Logistic Regression Accuracy: 0.5031982942430704


## 5. Cross-validation for Reliable Accuracy

In [9]:
from sklearn.model_selection import cross_val_score

cv = StratifiedKFold(n_splits=5, shuffle=True, random_state=42)

scores = cross_val_score(
    rf,
    X,
    y,
    cv=cv,
    scoring="accuracy",
    n_jobs=-1
)

print("CV Accuracy:", scores.mean(), "+/-", scores.std())

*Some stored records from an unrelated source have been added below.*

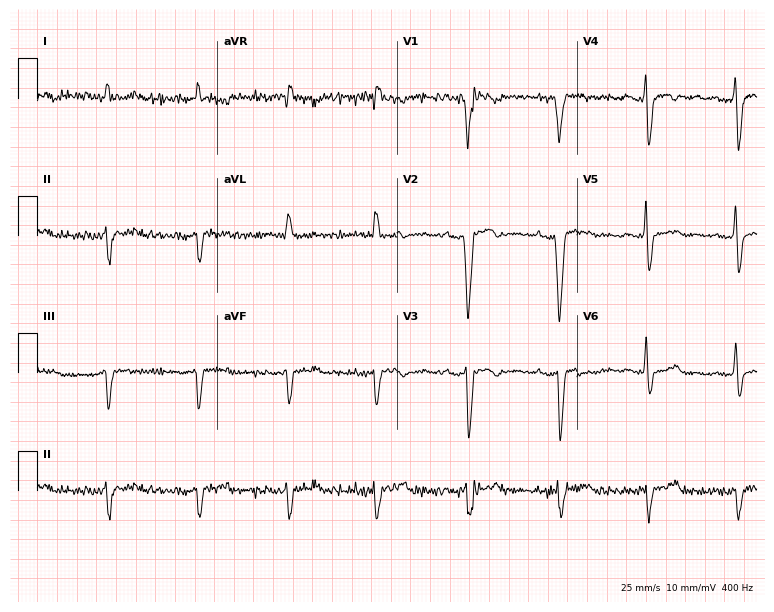
ECG (7.3-second recording at 400 Hz) — a 39-year-old male. Screened for six findings — first-degree AV block, right bundle branch block (RBBB), left bundle branch block (LBBB), sinus bradycardia, atrial fibrillation (AF), sinus tachycardia — none is recorded. Only these six findings were labelled.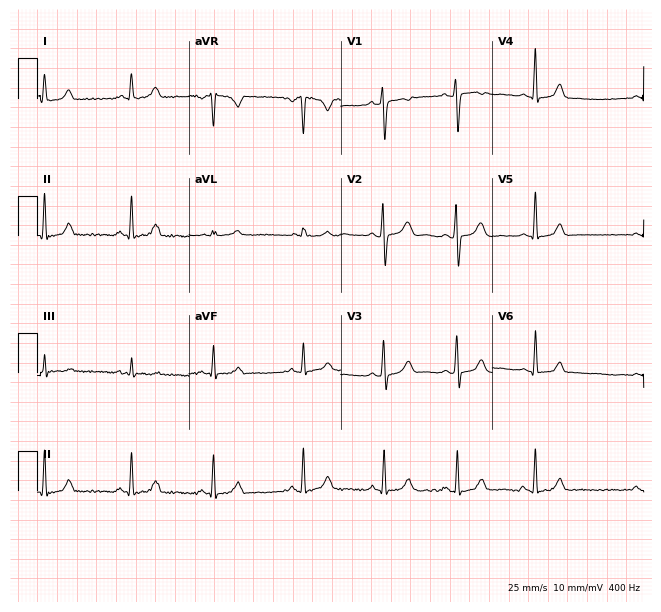
12-lead ECG from a 21-year-old female patient. No first-degree AV block, right bundle branch block, left bundle branch block, sinus bradycardia, atrial fibrillation or sinus tachycardia recorded for this tracing.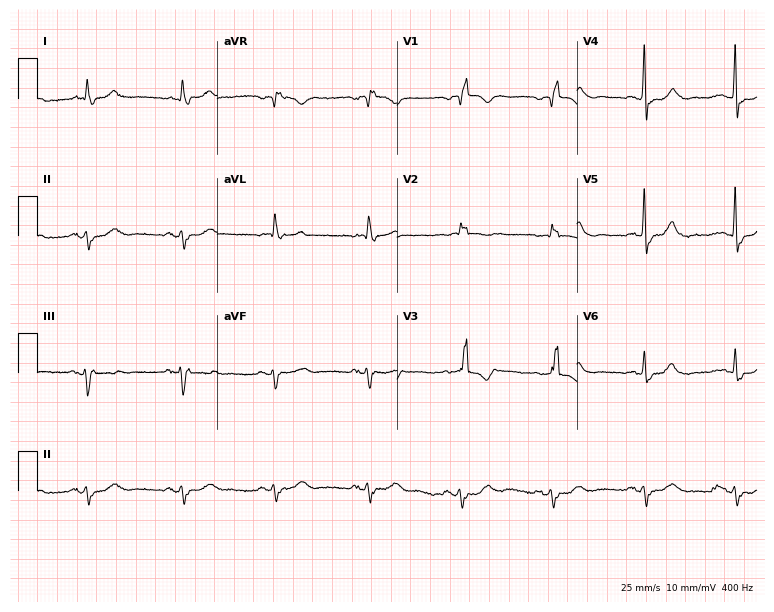
ECG (7.3-second recording at 400 Hz) — a woman, 84 years old. Findings include right bundle branch block (RBBB).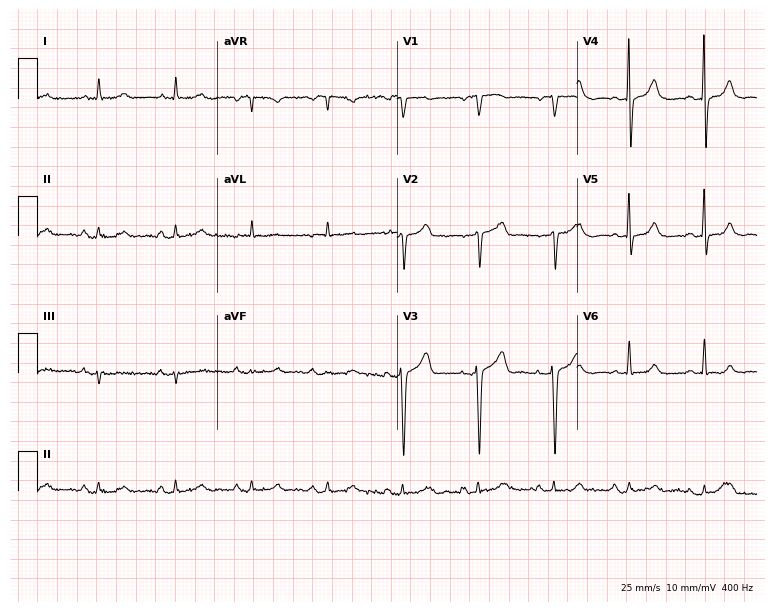
Electrocardiogram (7.3-second recording at 400 Hz), a male patient, 73 years old. Overall reading on record: normal ECG.

CV Accuracy: 0.5408670931058991 +/- 0.007641609129049415


## 6. Classical ML Model Performance

| Model                 | Accuracy | Precision (macro avg) | Recall (macro avg) | F1-score (macro avg) | Notes / Hyperparameters |
|-----------------------|----------|---------------------|------------------|---------------------|------------------------|
| Random Forest         | 0.54     | 0.54                | 0.54             | 0.53                | n_estimators=500, max_depth=None, min_samples_split=5, min_samples_leaf=2, max_features='sqrt', class_weight='balanced' |
| SVM (RBF Kernel)      | 0.55     | 0.54                | 0.55             | 0.54                | C=5, gamma=0.01, class_weight='balanced' |
| Logistic Regression   | 0.50     | 0.50                | 0.50             | 0.50                | max_iter=3000, class_weight='balanced' |

**Cross-Validation (Random Forest 5-fold):** 0.541 ± 0.008  

## 7. Conclusion
Classical ML models provide a baseline, but their performance is limited by handcrafted features. This low accuracy highlights the need for deep learning approaches (eg. Wav2Vec2) to better capture complex audio patterns for emotion recognition.